On March 9, after learning that nearly 200 students in a school in rural Guizhou would eat cold rice or corn porridge brought from home in plastic bottles, or sometimes simply not eat at all because the school had no canteen, he initiated a "Free Lunch Program".

Besides the micro blog, Internet forums and chat groups, Liang also invented "virtual loving lunches" to sell at his online shop. "A virtual lunch of five yuan gives a starving child two free meals," he advertised on the front page, and within the first hour more than 1,000 were sold.

In less than 23 days Liang's charity program brought hot meals to the students, with a promise that the favor would last a minimum of three-years, supported by total donations of 360,000 yuan. Having collected more than 1.2 million yuan as of early June, Liang's charity team was able to extend their program to 351 students in another school in Guizhou and is reaching more schools.

It was estimated that 250,000 people contributed to the program.

"That's the real power of micro-philanthropy," Liang said gladly.
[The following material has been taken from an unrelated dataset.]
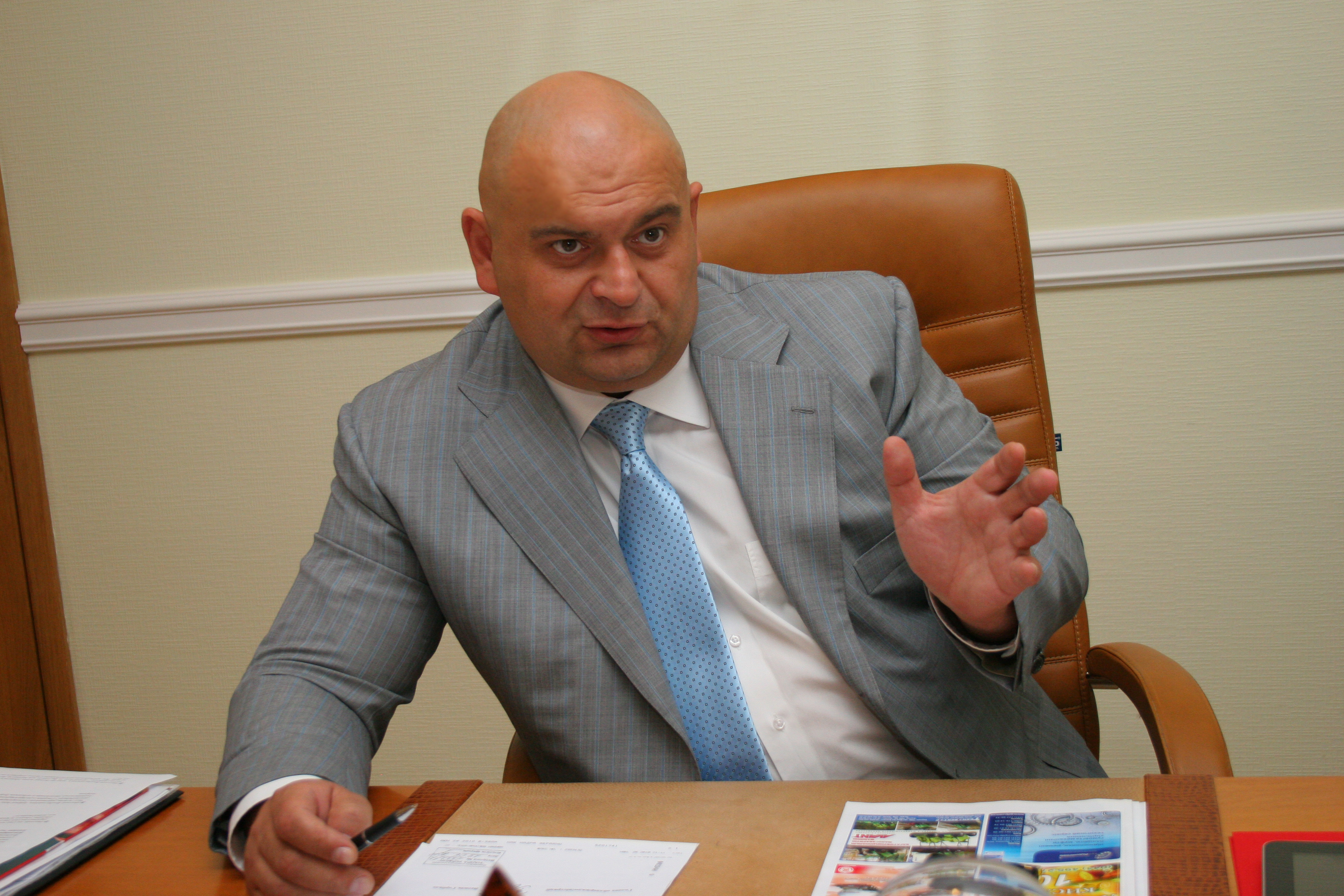 Микола Злочевський

To cut growing concerns over illegal fundraising with the accumulation of the charity fund, and to help more poor children in western China's poor regions, Liang teamed up with State-run non-profit organization Guizhou Youth Development Foundation.

Growing up in poverty-stricken rural Guangxi, Liang has made helping needy children a major part of his philanthropic endeavor.

"I know too well that a little help can make a big difference to them," he said.